- Interactive map of Carlyle Restaurant

Restaurant information
- Established: 1930; 96 years ago
- Head chef: Mark Richardson
- Food type: Contemporary American cuisine
- Dress code: Jackets required for dinner.
- Location: 35 East 76th Street (at Madison Ave), on the Upper East Side, in Manhattan, New York, New York, 10021, United States
- Coordinates: 40°46′28″N 73°57′47″W﻿ / ﻿40.774371°N 73.96318°W
- Seating capacity: 90
- Website: www.rosewoodhotels.com

= Carlyle Restaurant =

Restaurant in New York City

The Carlyle Restaurant, formerly Dumonet at the Carlyle, is a Contemporary American cuisine restaurant located at 35 East 76th Street (at Madison Ave), in the back of the Carlyle Hotel, on the Upper East Side in Manhattan, in New York City.
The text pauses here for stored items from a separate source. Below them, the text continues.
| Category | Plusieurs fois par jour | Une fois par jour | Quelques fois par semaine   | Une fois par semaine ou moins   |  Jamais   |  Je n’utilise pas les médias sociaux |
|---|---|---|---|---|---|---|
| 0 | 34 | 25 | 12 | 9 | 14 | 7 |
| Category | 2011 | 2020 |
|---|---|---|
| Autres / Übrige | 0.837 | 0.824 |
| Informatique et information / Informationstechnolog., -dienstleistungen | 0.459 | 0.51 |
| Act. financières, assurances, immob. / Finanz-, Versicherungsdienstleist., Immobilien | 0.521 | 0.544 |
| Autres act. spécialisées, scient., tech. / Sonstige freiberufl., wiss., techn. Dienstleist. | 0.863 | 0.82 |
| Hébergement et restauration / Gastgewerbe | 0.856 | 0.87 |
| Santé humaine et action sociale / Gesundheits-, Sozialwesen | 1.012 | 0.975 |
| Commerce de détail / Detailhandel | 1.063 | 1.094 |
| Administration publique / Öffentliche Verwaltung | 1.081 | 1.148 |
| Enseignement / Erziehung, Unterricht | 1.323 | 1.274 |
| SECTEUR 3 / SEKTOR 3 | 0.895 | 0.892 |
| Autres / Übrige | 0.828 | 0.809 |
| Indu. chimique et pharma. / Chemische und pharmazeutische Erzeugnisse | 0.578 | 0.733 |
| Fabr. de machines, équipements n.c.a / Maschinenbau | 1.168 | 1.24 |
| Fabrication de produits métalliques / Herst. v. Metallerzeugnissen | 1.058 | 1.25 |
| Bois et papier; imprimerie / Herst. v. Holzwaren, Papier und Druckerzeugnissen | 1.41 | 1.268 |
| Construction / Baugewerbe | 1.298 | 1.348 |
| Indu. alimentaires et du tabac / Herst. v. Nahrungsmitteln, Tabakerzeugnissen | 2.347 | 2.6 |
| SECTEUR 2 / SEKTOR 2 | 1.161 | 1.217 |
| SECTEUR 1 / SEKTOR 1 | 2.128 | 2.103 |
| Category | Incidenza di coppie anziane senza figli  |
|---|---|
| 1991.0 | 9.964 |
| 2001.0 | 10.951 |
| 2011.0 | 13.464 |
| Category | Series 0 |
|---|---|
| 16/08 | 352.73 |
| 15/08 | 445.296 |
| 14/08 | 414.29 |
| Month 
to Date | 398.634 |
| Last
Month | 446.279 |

It was established in 1930.

==Menu==
The Contemporary American cuisine is fresh and seasonal, and includes local items such as New Jersey scallops and Dover sole.
The Executive Chef is Mark Richardson.

==Restaurant==
The elegant, gracious, plush restaurant is decorated in the style of an English manor house. It seats 90 diners, and has dark mahogany decor lightened by large floral arrangements. Zagats described the restaurant as "Dorothy Draper"–esque. Jackets are required for dinner.

==Reviews==
In 2013, Zagats gave it a food rating of 24, with a decor rating that was the second-highest on the Upper East Side, at 27.

In 2000, Forbes gave it four stars. In a 2002 review in The New York Times, entitled "A Frump Does Something About It", William Grimes gave it one star and wrote that: "The Carlyle Restaurant used to feel like one big frayed cuff. Now it takes its rightful place alongside the dining rooms in Manhattan's finest hotels." The following year he gave it two stars.